The answer should reproduce every entry exactly and contain no images.
##############################
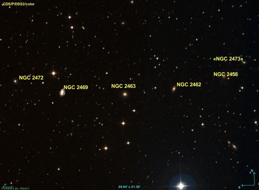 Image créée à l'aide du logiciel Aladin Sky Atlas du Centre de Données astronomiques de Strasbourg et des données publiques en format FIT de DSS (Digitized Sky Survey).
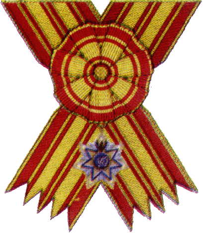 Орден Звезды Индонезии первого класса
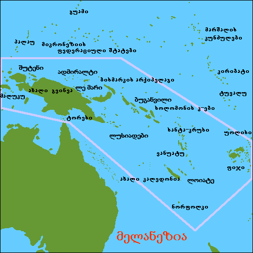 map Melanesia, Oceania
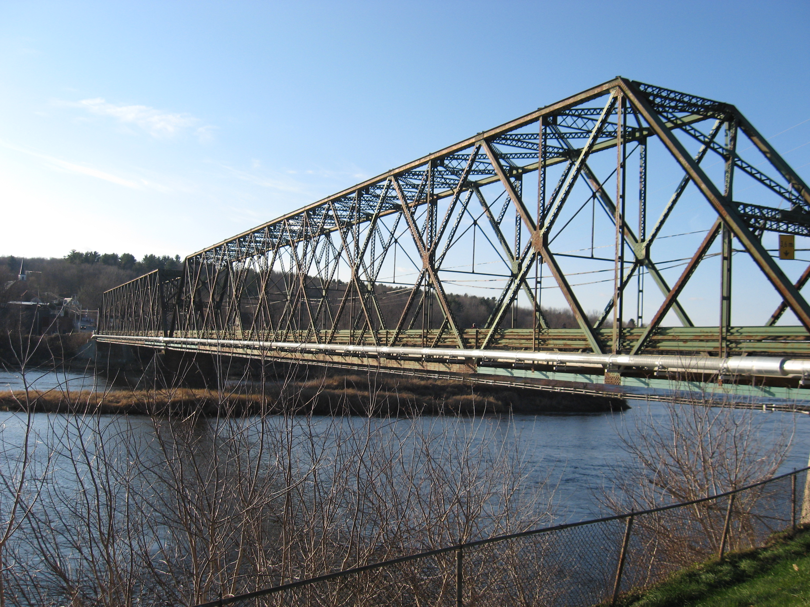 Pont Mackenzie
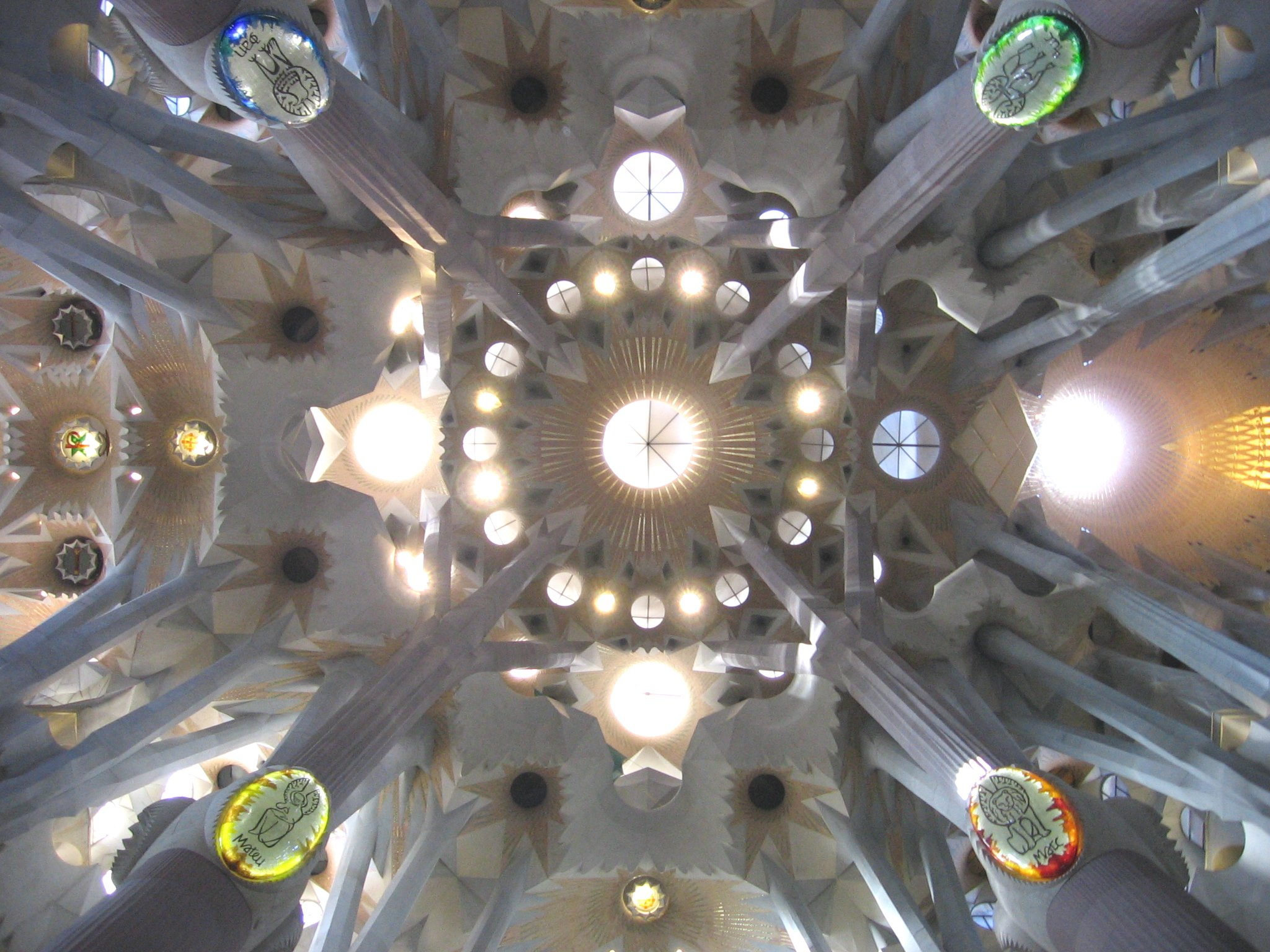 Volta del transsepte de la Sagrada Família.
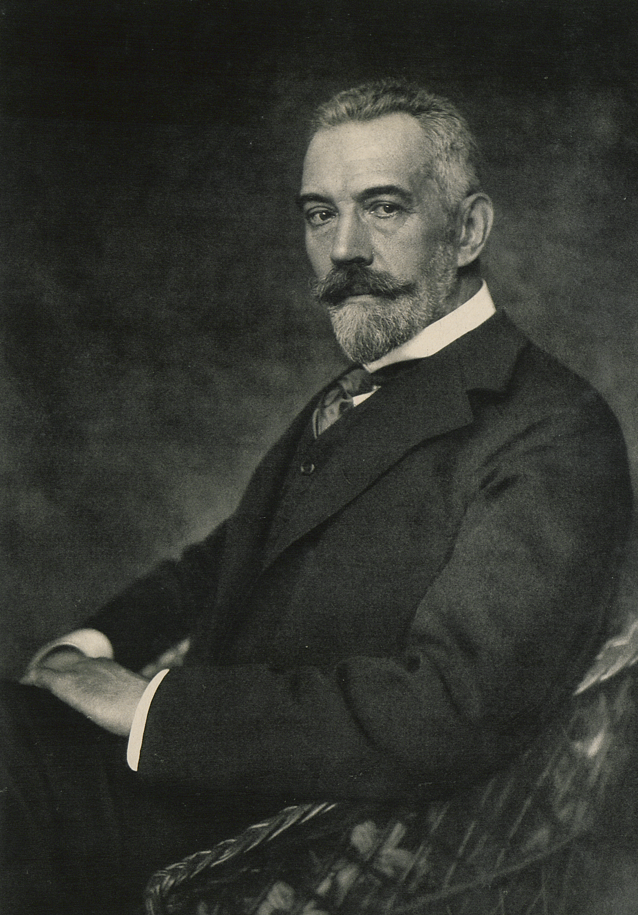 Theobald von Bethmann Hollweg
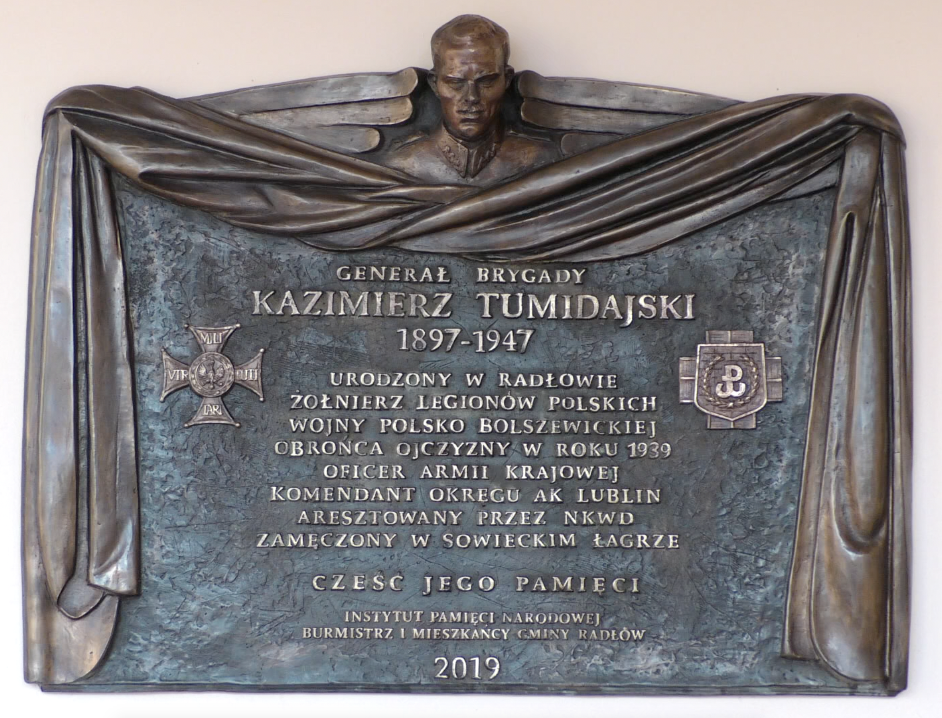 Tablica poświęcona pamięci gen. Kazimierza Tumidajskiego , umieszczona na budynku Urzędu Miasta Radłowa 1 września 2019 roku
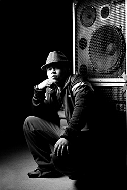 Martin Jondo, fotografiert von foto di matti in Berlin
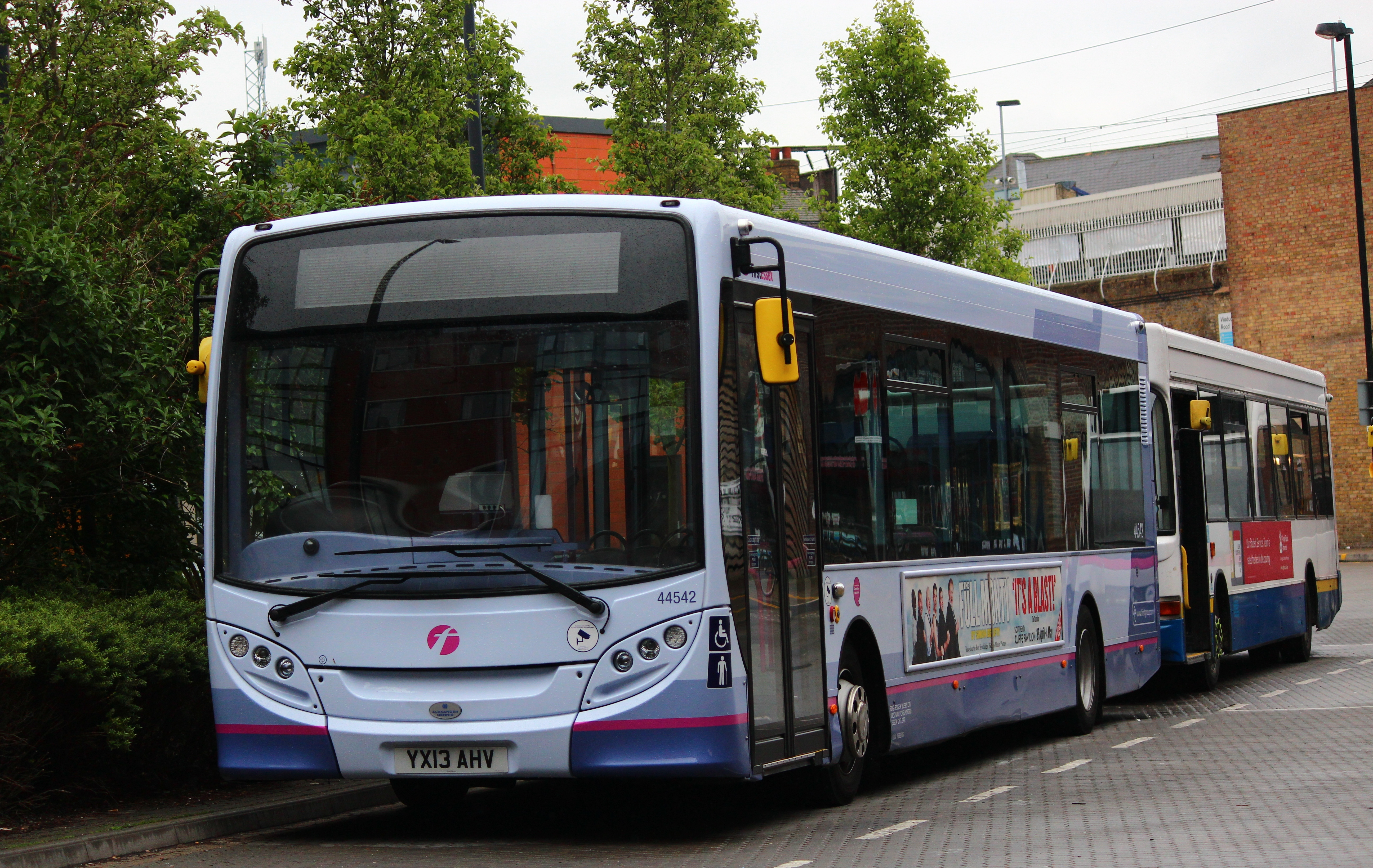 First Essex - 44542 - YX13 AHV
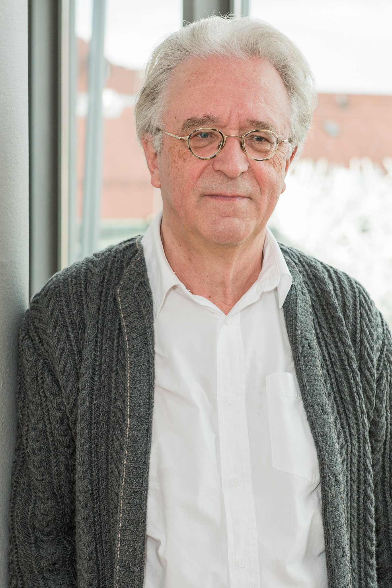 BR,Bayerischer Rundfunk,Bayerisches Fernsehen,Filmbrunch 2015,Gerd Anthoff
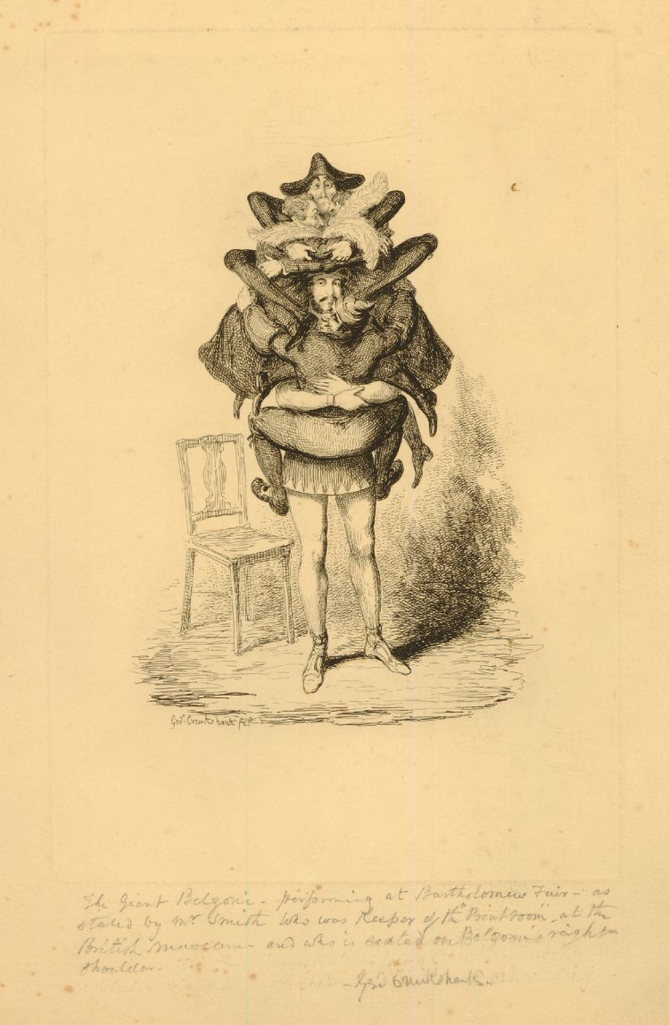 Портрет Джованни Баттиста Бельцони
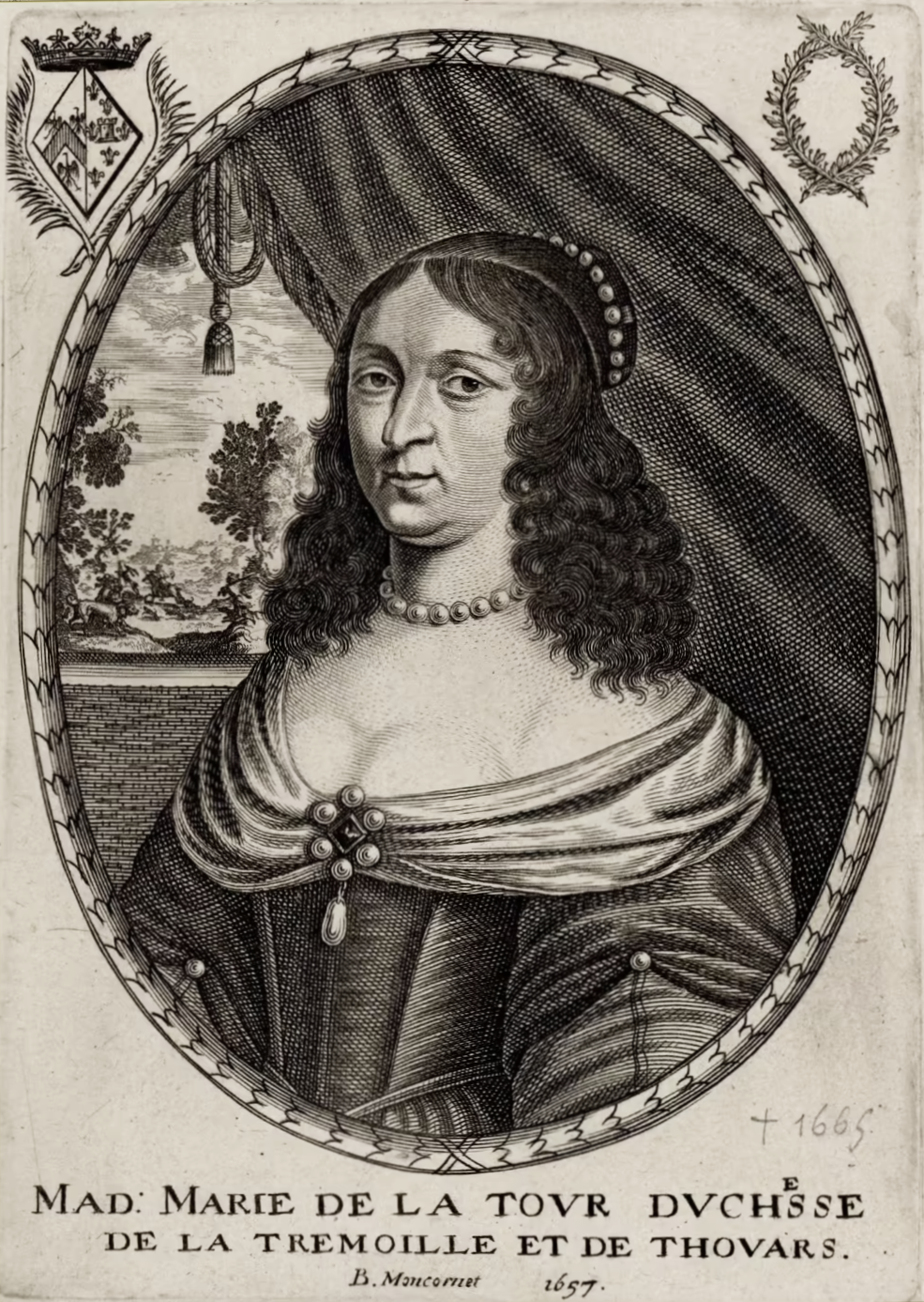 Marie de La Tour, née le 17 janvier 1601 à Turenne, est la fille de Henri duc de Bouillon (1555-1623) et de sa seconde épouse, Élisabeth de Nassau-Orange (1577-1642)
##############################
### Answer section
 Image créée à l'aide du logiciel Aladin Sky Atlas du Centre de Données astronomiques de Strasbourg et des données publiques en format FIT de DSS (Digitized Sky Survey).
 Орден Звезды Индонезии первого класса
 map Melanesia, Oceania
 Pont Mackenzie
 Volta del transsepte de la Sagrada Família.
 Theobald von Bethmann Hollweg
 Tablica poświęcona pamięci gen. Kazimierza Tumidajskiego , umieszczona na budynku Urzędu Miasta Radłowa 1 września 2019 roku
 Martin Jondo, fotografiert von foto di matti in Berlin
 First Essex - 44542 - YX13 AHV
 BR,Bayerischer Rundfunk,Bayerisches Fernsehen,Filmbrunch 2015,Gerd Anthoff
 Портрет Джованни Баттиста Бельцони
 Marie de La Tour, née le 17 janvier 1601 à Turenne, est la fille de Henri duc de Bouillon (1555-1623) et de sa seconde épouse, Élisabeth de Nassau-Orange (1577-1642)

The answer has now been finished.